RFMO-04 - Rapid fire session from selected oral abstracts

P1-P2

A Deep Learning Ai-based System For Drug Identification

  • By: MEI, Nai-Hwa (China Taiwan)
  • Co-author(s): Ms Nai-Hwa Mei (National Yang Ming Chiao Tung University, Taipei, China Taiwan)
    Mr Chen-Yao Ho (Shin Kong Wu Ho-Su Memorial Hospital, Taipei, China Taiwan)
  • Abstract:

    Background:
    Medication errors harm at least 1.5 million people every year leading to an estimated $3.5 billion in morbidity and mortality costs annually. Whether it be the increased number of medications, older age, or poor transition of care that is associated with medication errors, we have continued to search for better methods of reducing said harm. Hence, the development of a deep learning-based system to accurately identify prescription pills.

    Purpose:
    To propose the utilization of artificial intelligence (AI) in identifying numerous pills with high precision. In hopes to reduce patients’ misuse of medications and assist healthcare professionals.

    Method:
    165 pill images were collected from Shin Kong Wu Ho-Su Memorial Hospital’s database for identification. The confusion matrix concept within the ResNet50 model developed by Natalia Larios Delgado and EfficientNet-b5 training model was then adopted for image classification and text detection.
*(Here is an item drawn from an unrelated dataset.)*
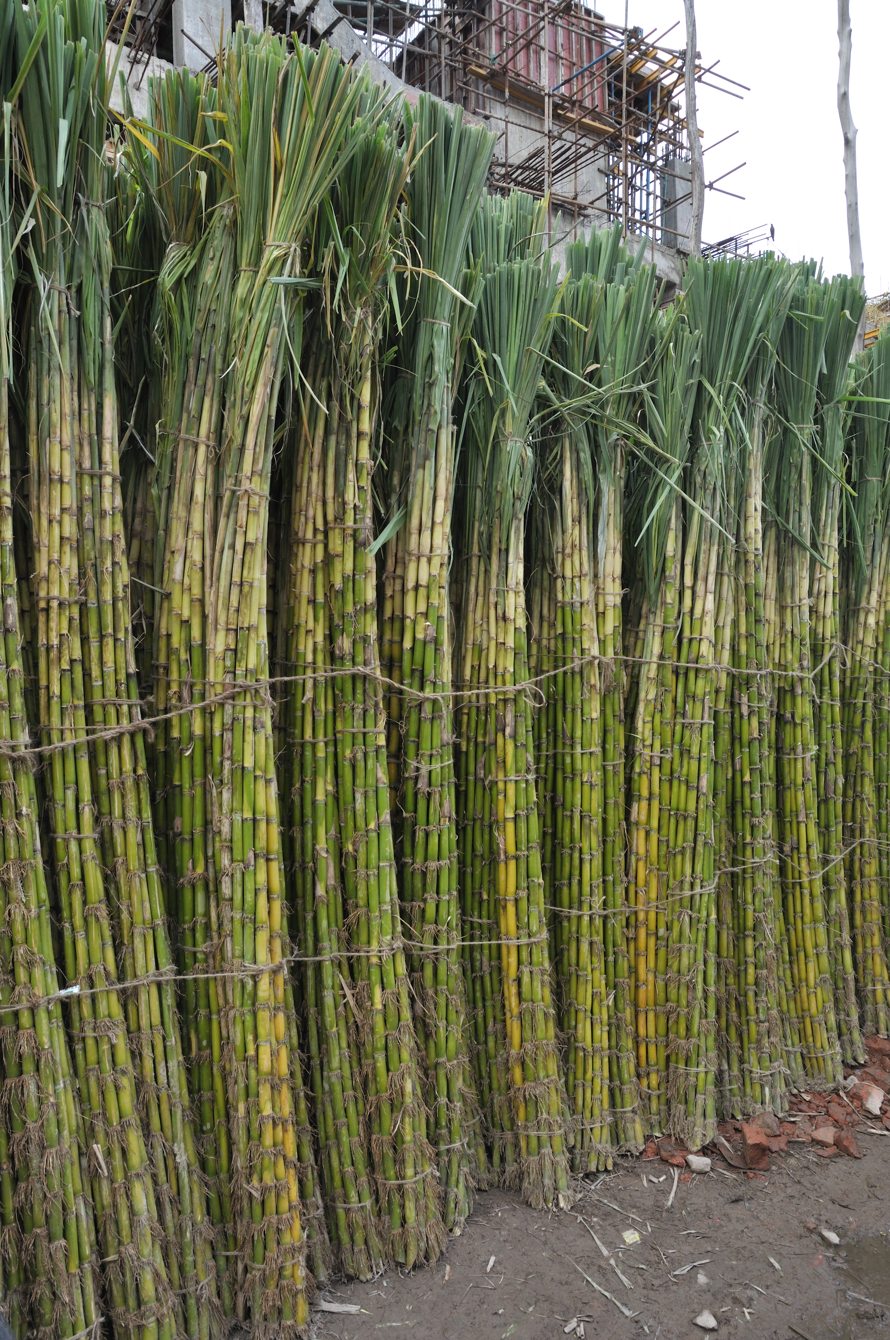 Sugarcane are displayed fo sale at College street market, Kolkata
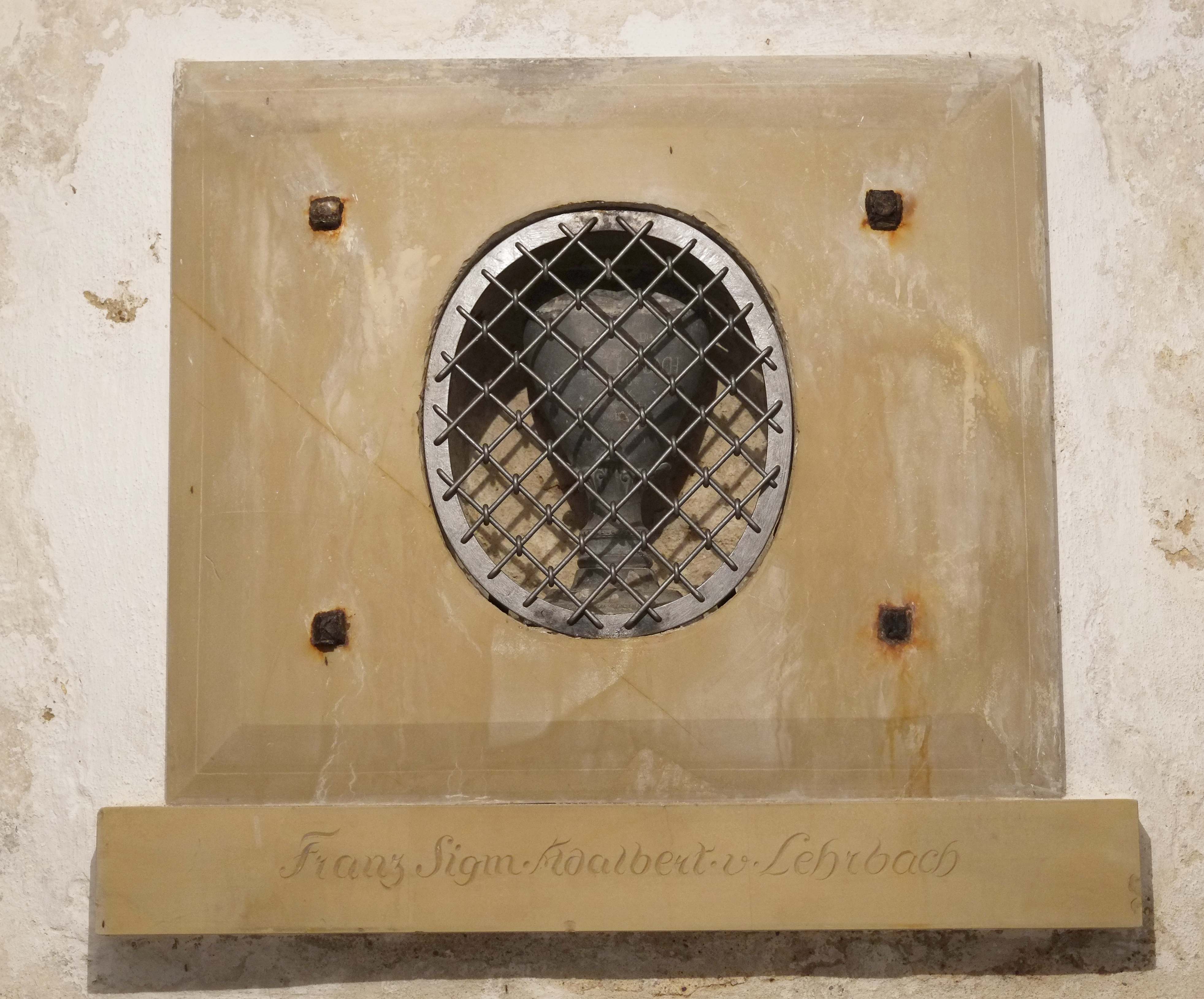 Mariahilfkapelle (Weißenburger Straße, hinter der Kirche St. Georg) in Ellingen im Landkreis Weißenburg-Gunzenhausen (Bayern); Zinnkapsel mit dem Herz des letzten fränkischen Landkomturs Franz Sigismund Adalbert Freiherr von und zu Lehrbach

This study then trained and compared the proposed models based on images of the front, back, and side views of drugs.

    Results:
    The experimental results show that with 165 images generated from 11 classified as “Grade 3 confusion matrix” drugs the AI-based system achieved an accuracy level of 90.9%.

    Conclusion:
    This study demonstrated how a deep learning AI-based model for pill identification can generate accuracies greater than 90%. If integrated into existing prescription systems such as hospitals, community pharmacies, or other healthcare facilities, not only does it reduce medical errors but also allows pharmacists time to conduct higher-level tasks by simplifying the drug identification process.